The step S3 specifically includes: for a Chinese word W _k composed of n words, the word synthesis vector MW _k is a weighted sum of the individual Chinese lattice vectors MC _ki in the word, MW _k＝w₁×MC_k1+w₂×MC_k2+…+w_n×MC_kn, and the weight W _i of each Chinese character C _ki is calculated by:

2. The method of claim 1, wherein d=16 or d=24.

3. The method for calculating a chinese word vector using principal component analysis as recited in claim 2, wherein said step S4 comprises: the calculation method of the average synthesized vector MW of the M reference words comprises the following steps: MW= (MW ₁+MW₂+…+MW_M)/M.

4. The method for calculating a chinese word vector using principal component analysis as recited in claim 3, wherein said step S5 comprises: subtracting the average synthesized vector MW (a ₁,a₂,…,a_D) from the synthesized vector MW _k(a_k1,a_k2,…,a_kD of the M reference words to form a matrix A of M rows and D columns;

5. The method for calculating a chinese word vector using pivot analysis as recited in claim 4, wherein said step S6 comprises: eigenvalues and eigenvectors of the covariance matrix are calculated and eigenvalues λ _j are arranged in order from large to small, λ ₁≥λ₂≥…≥λ_D.

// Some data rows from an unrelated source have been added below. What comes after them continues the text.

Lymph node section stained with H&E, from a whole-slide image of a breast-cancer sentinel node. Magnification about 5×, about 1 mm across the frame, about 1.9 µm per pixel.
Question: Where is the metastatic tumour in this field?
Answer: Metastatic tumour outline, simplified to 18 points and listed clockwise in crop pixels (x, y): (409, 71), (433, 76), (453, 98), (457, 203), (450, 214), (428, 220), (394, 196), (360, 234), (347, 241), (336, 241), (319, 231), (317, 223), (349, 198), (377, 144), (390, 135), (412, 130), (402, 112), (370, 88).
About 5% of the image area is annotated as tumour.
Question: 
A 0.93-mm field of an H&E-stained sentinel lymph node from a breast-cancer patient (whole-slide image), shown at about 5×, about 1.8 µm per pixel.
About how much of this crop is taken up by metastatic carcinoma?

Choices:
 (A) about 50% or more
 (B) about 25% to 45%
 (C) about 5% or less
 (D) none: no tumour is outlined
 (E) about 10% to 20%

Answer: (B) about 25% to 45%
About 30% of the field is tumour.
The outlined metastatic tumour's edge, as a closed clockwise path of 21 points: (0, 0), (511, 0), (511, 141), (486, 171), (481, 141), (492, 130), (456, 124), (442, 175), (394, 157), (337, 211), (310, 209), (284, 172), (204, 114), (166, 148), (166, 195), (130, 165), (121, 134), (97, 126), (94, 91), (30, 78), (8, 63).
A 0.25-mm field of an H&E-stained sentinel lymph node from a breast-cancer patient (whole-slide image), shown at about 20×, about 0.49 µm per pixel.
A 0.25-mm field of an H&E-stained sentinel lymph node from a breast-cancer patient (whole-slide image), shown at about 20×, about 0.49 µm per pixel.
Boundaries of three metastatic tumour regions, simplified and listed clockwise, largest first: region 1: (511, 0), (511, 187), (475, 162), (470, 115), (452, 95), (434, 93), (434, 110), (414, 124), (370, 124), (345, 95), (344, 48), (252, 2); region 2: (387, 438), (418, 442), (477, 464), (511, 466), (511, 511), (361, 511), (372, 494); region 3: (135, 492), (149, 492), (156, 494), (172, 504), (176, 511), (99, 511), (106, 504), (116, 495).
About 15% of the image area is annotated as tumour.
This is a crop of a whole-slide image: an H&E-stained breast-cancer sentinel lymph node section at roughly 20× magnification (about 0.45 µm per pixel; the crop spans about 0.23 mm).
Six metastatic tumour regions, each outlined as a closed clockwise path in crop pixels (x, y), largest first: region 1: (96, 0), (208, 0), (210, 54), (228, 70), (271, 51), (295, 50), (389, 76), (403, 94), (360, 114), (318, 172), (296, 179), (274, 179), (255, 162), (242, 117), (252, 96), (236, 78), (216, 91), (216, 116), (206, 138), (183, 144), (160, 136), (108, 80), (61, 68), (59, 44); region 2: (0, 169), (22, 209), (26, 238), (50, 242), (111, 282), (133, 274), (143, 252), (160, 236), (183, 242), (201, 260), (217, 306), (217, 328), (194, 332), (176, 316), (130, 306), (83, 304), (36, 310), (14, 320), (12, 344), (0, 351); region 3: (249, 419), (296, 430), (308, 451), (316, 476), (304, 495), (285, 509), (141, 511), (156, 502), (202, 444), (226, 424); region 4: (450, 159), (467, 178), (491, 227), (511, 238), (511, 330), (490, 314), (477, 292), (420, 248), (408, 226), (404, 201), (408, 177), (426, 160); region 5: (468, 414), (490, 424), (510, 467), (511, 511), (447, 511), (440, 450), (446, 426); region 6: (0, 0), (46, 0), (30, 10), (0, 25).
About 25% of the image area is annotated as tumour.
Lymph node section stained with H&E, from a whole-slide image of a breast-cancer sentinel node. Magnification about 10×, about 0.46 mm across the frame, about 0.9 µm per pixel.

6. The method for calculating a chinese word vector using pivot analysis as recited in claim 5, wherein said step S7 comprises: selecting a minimum number L, satisfying: (lambda ₁+λ₂+…+λ_L)/(λ₁+λ₂+…+λ_D) is more than or equal to 0.99, and the eigenvectors V _j corresponding to the L eigenvalues lambda _j form a projection matrix P of D rows and L columns.

7. The method for calculating a chinese word vector using pivot analysis as recited in claim 6, wherein said step S8 comprises: for any chinese word W _j, calculate the composite vector MW _j(a_j1,a_j2,…,a_jD of W _j according to step (2) and step (3), subtract the average composite vector MW (a ₁,a₂,…,a_D) to obtain vector y= (a _j1-a₁,a_j2-a₂,…,a_jD-a_D); according to the matrix operation rule, the product z=y×p of the vector Y and the projection matrix P is calculated, where Z is a vector of 1 row and L column, and Z is a word vector of the chinese word W _j.